# Measure The Number of Photons From the Sun

1. Watch the Brian Cox video of a Herschel-type measurement in Death Valley using an umbrella, a thermometer, a watch, and a coffee can filled with water.
2. The SI data from the measurement:
1. The time to raise the temperature of the coffee-can water by $$\Delta T = 1K$$ ($$1^oC$$) is found by Cox to be $$t = 700 s$$ which is a little less than 12 minutes.
2. The coffee can diameter is $$D = 12.5 \thinspace cm$$, its height is $$H = 16 \thinspace cm$$.
3. Then its cross-sectional area is $$A = 1.2 \times 10^{-2} m^2$$ and its volume is $$V = 2 Liter$$.
3. The energy needed to heat some water can be calculated from water's known "volumetric heat capacity", $$C_V$$, which is the energy needed per unit increase in temperature per unit volume.
1. So the energy which went into the our coffee-can's water is: $$E_{in} = C_V \thinspace \Delta T \thinspace V = \left(\dfrac{4.2 kJ}{K L}\right) \times (1K) \times (2L) = 8.4 kJ$$.
4. The Solar Constant $$C_S$$ is the energy from the sun arriving at the earth's surface per unit area per unit time.
1. Our coffee-can value for the Solar Constant is: $$C_S = \dfrac{E_{in}}{A \thinspace t} = \dfrac{1 \thinspace kJ}{m^2 s} \equiv \dfrac{1 \thinspace kW}{m^2}$$.
5. The energy radiated from the sun per unit time, $$E_{sun, out}$$, is just the solar constant times the area of a complete spherical surface imagined at the earth's radius from the sun.
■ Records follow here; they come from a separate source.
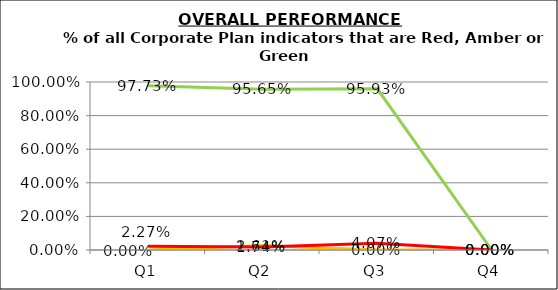
| Category | Green | Amber | Red |
|---|---|---|---|
| Q1 | 0.977 | 0 | 0.023 |
| Q2 | 0.957 | 0.026 | 0.017 |
| Q3 | 0.959 | 0 | 0.041 |
| Q4 | 0 | 0 | 0 |

1. $$E_{sun, out} = C_S \times (4\pi r^2) = \dfrac{1 \thinspace kJ}{m^2 s} \times 4\pi (1.50 \times 10^{11} m)^2 = 2.8 \times 10^{26} J/s$$.
6. The number of photons emitted by the sun per unit time.
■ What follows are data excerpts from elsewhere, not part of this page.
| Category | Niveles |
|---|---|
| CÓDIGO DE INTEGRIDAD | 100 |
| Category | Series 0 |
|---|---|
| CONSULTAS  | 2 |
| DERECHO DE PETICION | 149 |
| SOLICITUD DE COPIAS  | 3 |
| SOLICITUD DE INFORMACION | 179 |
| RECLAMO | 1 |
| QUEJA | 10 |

1. We get the number of photons by dividing the amount of sun-emitted total energy by the energy per photon.
2. The energy of a photon of wavelength $$\lambda$$ is: $$E_\lambda = h \thinspace c / \lambda$$ where $$h$$ is Planck's Constant and $$c$$ is the speed of light.
3. Following the class in the video description, we assume $$\lambda = 700 \thinspace nm = 7.0 \times 10^{-7}m$$ for the wavelength of some sort of "average" photon from the sun.
4. The energy of a $$700 \thinspace nm$$ photon is (see (b) above): $$E_{700 \thinspace nm} = \dfrac{(6.3 \times 10^{-34}J \thinspace s) \times (3.0 \times 10^8 m/s)}{7.0 \times 10^{-7} m} = 2.7 \times 10^{-19} J$$.
5. Then the rate of photon emission by the sun is:
$$N_{sun,out} \approx \dfrac{2.8 \times 10^{26} J/s}{2.7 \times 10^{-19} J} \approx 1 \times 10^{45}$$ photons$$/s$$.
7. Activities
1. Suppose you could actually count the emitted photons for 1 second. You might get something like this:
1,383,279,502,884,197,169,399,375,105,820,974,944,592,307,816 photons/s.
That's an integer. Would you ever get a fraction of a photon in the number for precisely 1 second?
2. How could you correct for the earth's atmosphere above the can and for the spectrum?
3. A photon has momentum $$p = \dfrac{h}{\lambda}$$. When a photon is absorbed in the eye, conservation of momentum says its momentum goes somewhere. Where? How much fractional change occurs in the velocity of the momentum-receiving object?
4. A stream of photons from the sun is called a "solar wind." For what objects does it visibly alter their momentum?
5. Is the emission of photons from the sun perfectly constant in time? If it varies, is the variation small or large? Gradual or sudden?
6. Will the sun ever run out of energy and stop emitting photons?
7. Practice until you are able to present the above calculation of the solar photon emission rate from the Death Valley observation. Be prepared to show that the numerical constants used, along with a few words on their measurement, can be found on the WWW.
8. Examine the "page source" for this web page and see how scientists use MathJax-sponsored Latex mark-up to present beautiful, easily-edited, mathematical expressions on a web page. Use the same techniques to produce an html file of text that includes math with fractions. Display and print it from within the browser.